GOAL OF THE EXERCISE ->
Dropping every picture, set down exactly the lines in the entries below, starting with the line with "1991.0 | 1.651 |" and going on through the line with "answer | 1 |".

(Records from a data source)
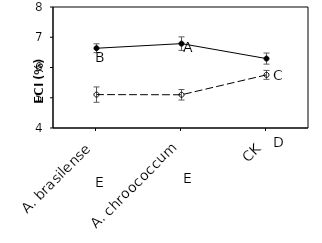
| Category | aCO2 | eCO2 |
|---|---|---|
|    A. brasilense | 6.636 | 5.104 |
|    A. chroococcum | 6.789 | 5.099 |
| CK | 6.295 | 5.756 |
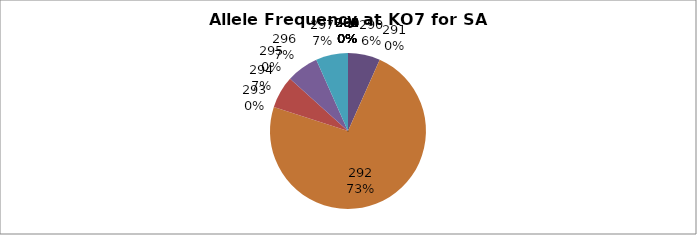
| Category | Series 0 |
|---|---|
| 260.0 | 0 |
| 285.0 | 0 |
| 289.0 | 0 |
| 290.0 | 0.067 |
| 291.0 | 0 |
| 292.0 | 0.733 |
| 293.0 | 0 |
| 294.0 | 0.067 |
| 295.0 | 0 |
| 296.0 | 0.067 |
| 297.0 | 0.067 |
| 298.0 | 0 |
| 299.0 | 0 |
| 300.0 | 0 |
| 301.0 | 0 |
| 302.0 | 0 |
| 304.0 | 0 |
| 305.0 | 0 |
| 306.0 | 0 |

---

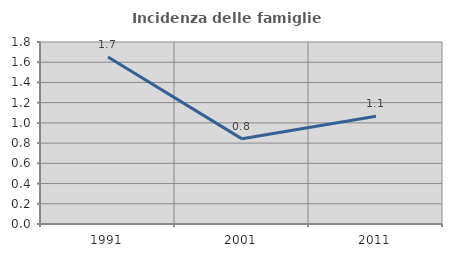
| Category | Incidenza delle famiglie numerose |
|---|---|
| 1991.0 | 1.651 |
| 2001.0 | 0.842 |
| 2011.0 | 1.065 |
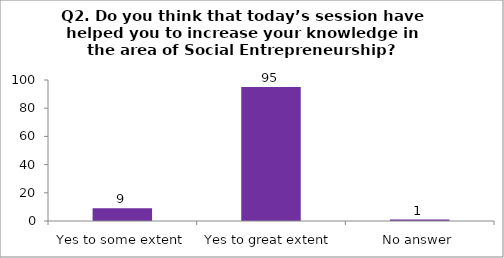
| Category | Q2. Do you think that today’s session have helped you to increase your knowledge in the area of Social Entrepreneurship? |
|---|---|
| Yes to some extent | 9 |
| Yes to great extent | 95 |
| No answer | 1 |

COMPLETED TASK ->
| 1991.0 | 1.651 |
| 2001.0 | 0.842 |
| 2011.0 | 1.065 |
| Category | Q2. Do you think that today’s session have helped you to increase your knowledge in the area of Social Entrepreneurship? |
|---|---|
| Yes to some extent | 9 |
| Yes to great extent | 95 |
| No answer | 1 |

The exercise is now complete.